ブランドンさんが語る、下記三つの話から日本のスタートアップが飛躍するヒントを探ってみたい。
①日本とシリコンバレーのスタートアップを取り巻く環境の違い【記事はこちら】
②日本からグローバルなプロダクトが生まれにくい理由←今ココ
③日本でイノベーションが生まれにくいと思ったポイント←coming soon
2回目となる本記事のテーマは「日本からグローバルなプロダクトが生まれにくい理由」だ。
※本記事は、btrax のブログ『freshtrax』、およびブランドンさんのポストより内容を抜粋してお届けします。
Founder & CEO
btrax
Brandon K. Hillさん(@BrandonKHill)
北海道生まれの日米ハーフ。サンフランシスコと東京のデザイン会社btrax代表。サンフランシスコ州立大学デザイン科卒。 サンフラン市長アドバイザー、経済産業省 始動プログラム公式メンター。ポッドキャストも運営
目次
まずは日本向けバージョンから営業オリエンテッドな顧客獲得方法黒字化や上場が目的になりがちリソースが分散される起業家のモチベーション源泉まとめ: スタートアップを取り巻く環境の差【About Mr. Brandon K. Hill】
こんにちは。Brandonです。
Webやモバイルアプリを中心に、現在世界で利用されてるサービスの中に「日本製」のものはほとんどない。GAFAを中心とした、アメリカ西海岸発のものや、BeautyPlusやTikTokなどの中国系のプロダクトが多い。
そして実は日本国内で多く使われているプロダクトも、世界的に見るとほとんど使われていないケースも少なくはないのである。
SNSを例にとってみよう。LINE、X、Instagram、Facebook、Tiktokなど、人気のSNSのリストであるが、日本国内シェア60%を超えているLINEでも、実は世界的に見るとそのシェアは2.8%にしか及ばず、他のSNSサービスと比べても、ユーザー数は一番少ない。

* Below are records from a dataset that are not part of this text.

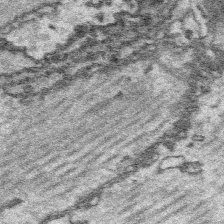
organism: Platynereis dumerilii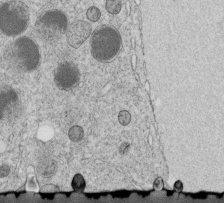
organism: C. elegans
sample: C. elegans embryo early stage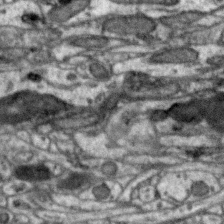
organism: Zebra finch
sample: Brain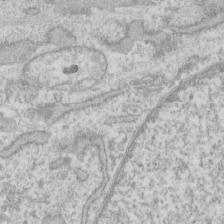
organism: Human
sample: Fibroblast cells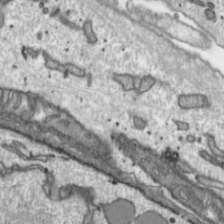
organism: Toxoplasma gondii
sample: Parasites in a vacuole inside a host cell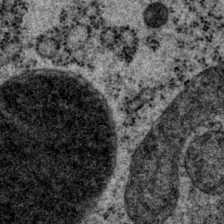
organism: P. pacificus
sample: Pharynx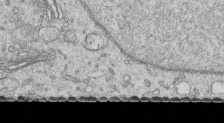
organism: Human
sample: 1205lu cells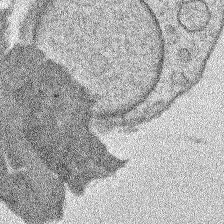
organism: Human
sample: HeLa cells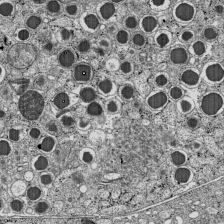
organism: C57BL Mouse
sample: Pancreatic islet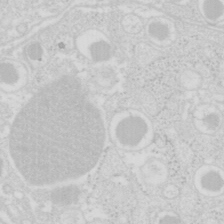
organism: Mouse
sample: Pancreas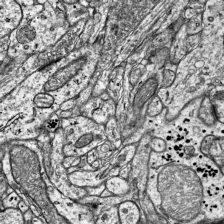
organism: Mouse
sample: Visual Cortex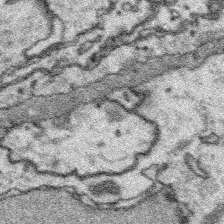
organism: Platynereis dumerilii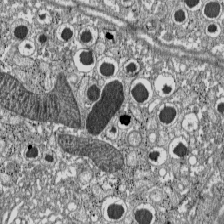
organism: C57BL Mouse
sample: Pancreatic islet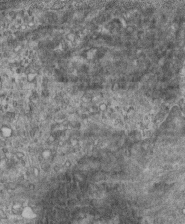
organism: Mouse
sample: Centriole in ependymal cells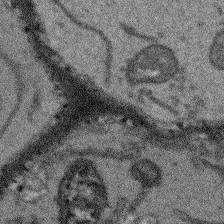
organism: Arabidopsis thaliana
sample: Root tip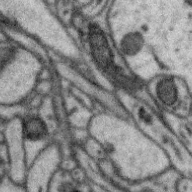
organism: Zebra finch
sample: Brain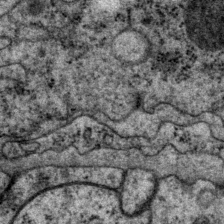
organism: P. pacificus
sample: Pharynx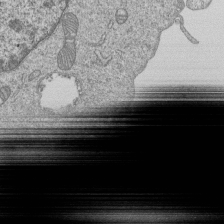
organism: Human
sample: MDA-MB-231 cells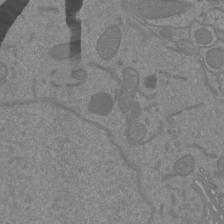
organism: Mouse
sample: Cortical neurons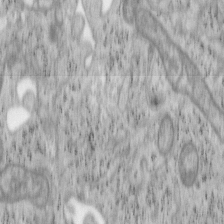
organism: Human
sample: HeLa cells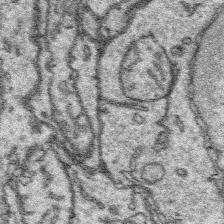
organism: Platynereis dumerilii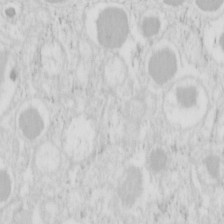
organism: Mouse
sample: Pancreas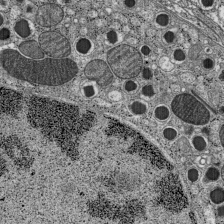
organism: C57BL Mouse
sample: Pancreatic islet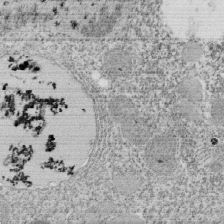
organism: Tetrahymena
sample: Cilia in tetrahymena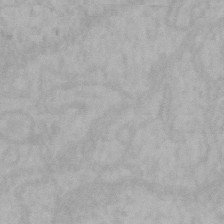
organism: Mouse
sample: Choroid plexus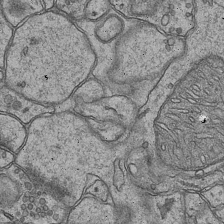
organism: Mouse
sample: CA1 Hippocampus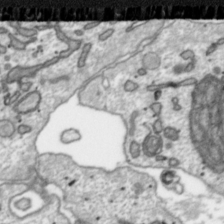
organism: Toxoplasma gondii
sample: Parasites in a vacuole inside a host cell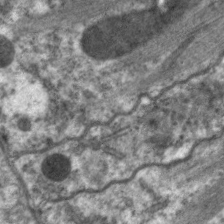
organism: C. elegans
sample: Pharynx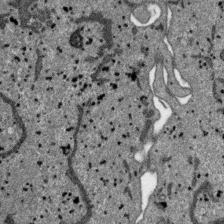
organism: Human
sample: Lung epithelial cells, uninfected (mock) control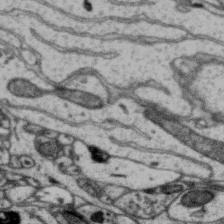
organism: Zebra finch
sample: Brain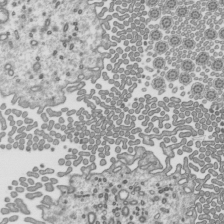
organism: Mouse
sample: Mouse epididymis efferent ductule cilia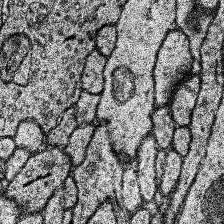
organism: Human
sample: Temporal Lobe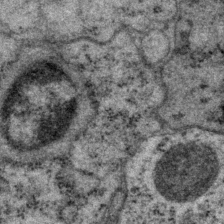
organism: P. pacificus
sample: Pharynx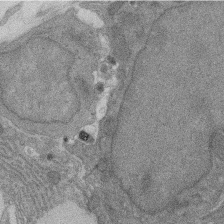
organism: Rat
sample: Salivary granule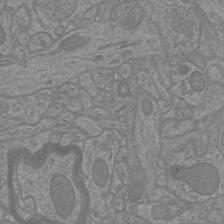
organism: Mouse
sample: Cortical neurons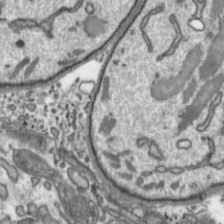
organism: Toxoplasma gondii
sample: Parasites in a vacuole inside a host cell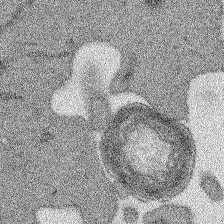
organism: Human
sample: HeLa cells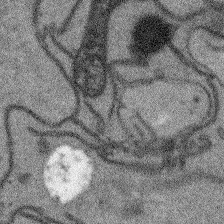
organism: Arabidopsis thaliana
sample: Root tip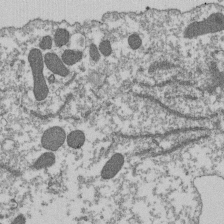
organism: Dictyostelium discoideum
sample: Dictyostelium multivesicular bodies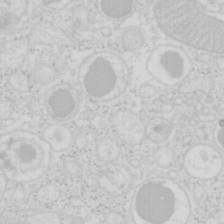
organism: Mouse
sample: Pancreas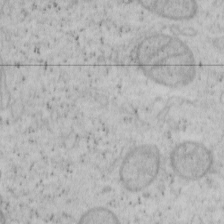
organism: Human
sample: HeLa cells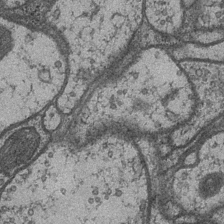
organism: Drosophila
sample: Optic medulla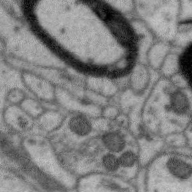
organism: Zebra finch
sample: Brain

まあ、そもそもLINEが日本初のサービスであるかどうか自体の議論もあるかもしれないが、兎にも角にも、日本で作られ世界中で利用されているデジタルサービスは非常に少ない、もしくは皆無に近いと言わざるを得ないだろう。
しかし、今の時代であれば海外向けにサービスを展開すること自体はあまり難しくはない。
多言語のサイトを公開したり、アプリを海外でもダウンロード可能にすることの技術的難易度は高くはない。しかし多くの人たちが「自分たちには難しい」と勝手に思ってしまっている。
ブログが公開された2019年時の資料
では、なぜそのような状況になっているのか?
日本はIT後進国でもないし、多くの企業が素晴らしいサービスを生み出しているのも間違いない。

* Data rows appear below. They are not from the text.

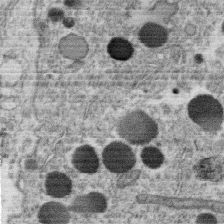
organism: C. elegans
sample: C. elegans oocyte; sperm cells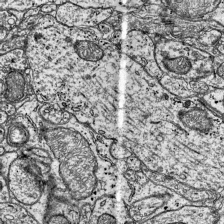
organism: Mouse
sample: Visual Cortex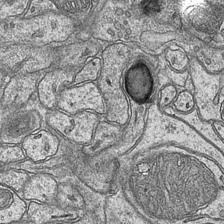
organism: Mouse
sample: CA1 Hippocampus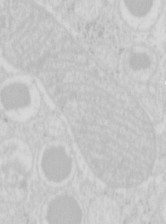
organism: Mouse
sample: Pancreas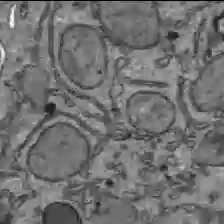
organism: C57BL Mouse
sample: Liver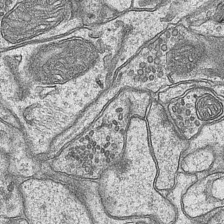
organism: Mouse
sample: CA1 Hippocampus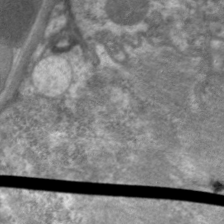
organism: C. elegans
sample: Pharynx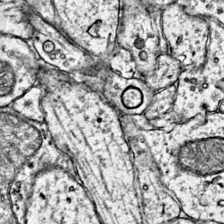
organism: Mouse
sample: Primary visual cortex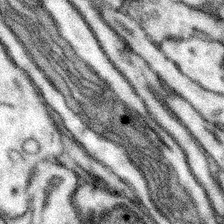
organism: Mouse
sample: Somatosensory cortex neuropil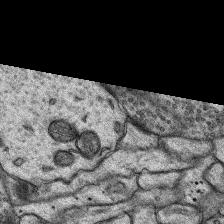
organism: Rat
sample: Hippocampus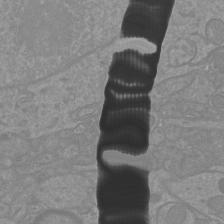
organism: Mouse
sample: Cortical neurons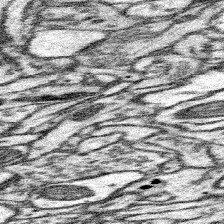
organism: Mouse
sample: Somatosensory cortex neuropil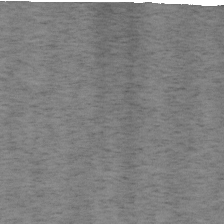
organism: Mouse
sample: OT-I killer T cells with ID8 ovarian cancer cells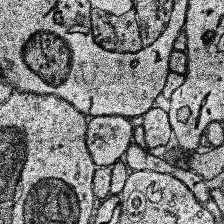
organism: Human
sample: Temporal Lobe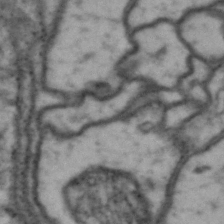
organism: Drosophila
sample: Brain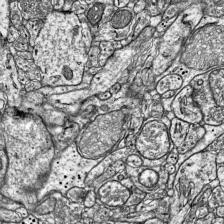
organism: Mouse
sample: Visual Cortex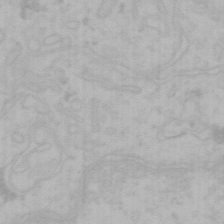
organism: Mouse
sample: Choroid plexus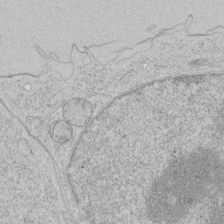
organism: Human
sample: Mitochondria in HCT116 cells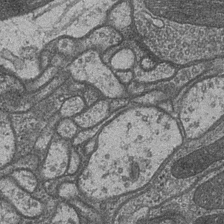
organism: Drosophila
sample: Optic medulla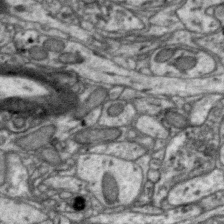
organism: Zebra finch
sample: Brain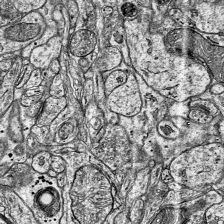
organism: Mouse
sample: Visual Cortex

しかし、おそらく下記に紹介する、言語自体に加えて五つのポイントが原因で、世界で使われないプロダクトしか出てこないのではないかと感じる。
まずは日本向けバージョンから
以前に孫泰蔵さんとの対談「【対談】孫泰蔵氏 x Brandon Hill -スタートアップがグローバルに展開するための五つの秘訣-」にも出てきた話題であるが、日本のスタートアップが作るプロダクトのほとんどが「まずは国内向け」になっているのが現状だ。

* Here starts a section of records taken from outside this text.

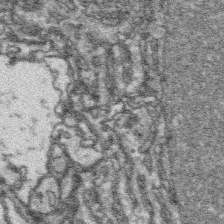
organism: Platynereis dumerilii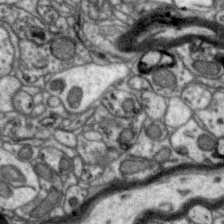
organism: Zebra finch
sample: Brain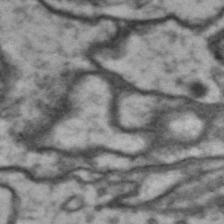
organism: Drosophila
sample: Brain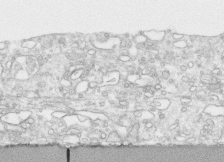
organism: Human
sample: CRL-1474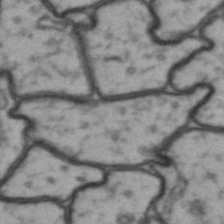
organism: Drosophila
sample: Brain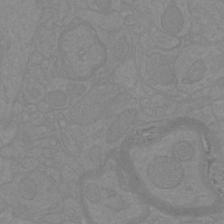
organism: Mouse
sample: Cortical neurons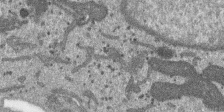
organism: Human
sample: Lung epithelial cells infected with SARS-CoV-2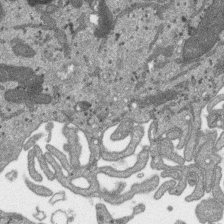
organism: Human
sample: Lung epithelial cells infected with SARS-CoV-2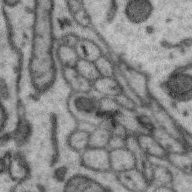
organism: Zebra finch
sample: Brain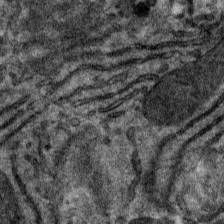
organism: Mouse
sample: Mouse hepatocytes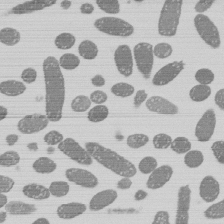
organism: E. coli
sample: Bacterial nucleoid

まあ、それは至極当たり前で、プロダクトは作っている人たちの目線で生み出されることが多く、日本国内で日本人によって作られるものは、多くの場合、「まずは」日本国内向けになるケースが多い。もちろん日本語バージョンで。
しかし、それを続けていると、プロダクトの言語だけではなく、内容や仕様も国内ユーザーに最適化されたものになってしまい、いざ海外版を作ろうとしても、グローバルユーザーになかなか刺さりにくくなってしまう。
結果的に、いわゆるガラパゴス状態のプロダクトが生み出されるのだ。
一番重要なのは最初から海外でも展開しようというマインドセットを持つこと。まずは国内から、という思い込みを取り払うこと。
これがシリコンバレーのスタートアップであれば、最初から世界中のユーザーをターゲットにサービスを作ることを考えている。
そうすることで、よりグローバルで使ってもらいやすいプロダクトが生み出される。
営業オリエンテッドな顧客獲得方法
新規のサービスを展開する際にはどのような方法で顧客を獲得するだろうか?
おそらく、最初のうちは頑張って営業で稼ぐことを考えるだろう。これが、既存の顧客を多く抱えている企業の強みであり、リクルートや楽天、サイバーエージェントなどの企業の競争優位性を生み出している。
それ以外でも、営業代行会社を利用したり、路上でティッシュ配りをしたりして、どうにかユーザー数を増やしたりするケースもある。
しかし、アメリカの場合、このような体育会系な営業はかなり難しい。そもそも国土が広すぎて「営業を走らせる」のは無理なのである。
したがって、ほとんどのスタートアップは営業をしないし、営業職も日本ほど一般的ではない。ちなみに「シリコンバレーに来るならスーツは着ないこと」でも語っている、シリコンバレーでスーツを着ている人をほとんど見ないのも同じ。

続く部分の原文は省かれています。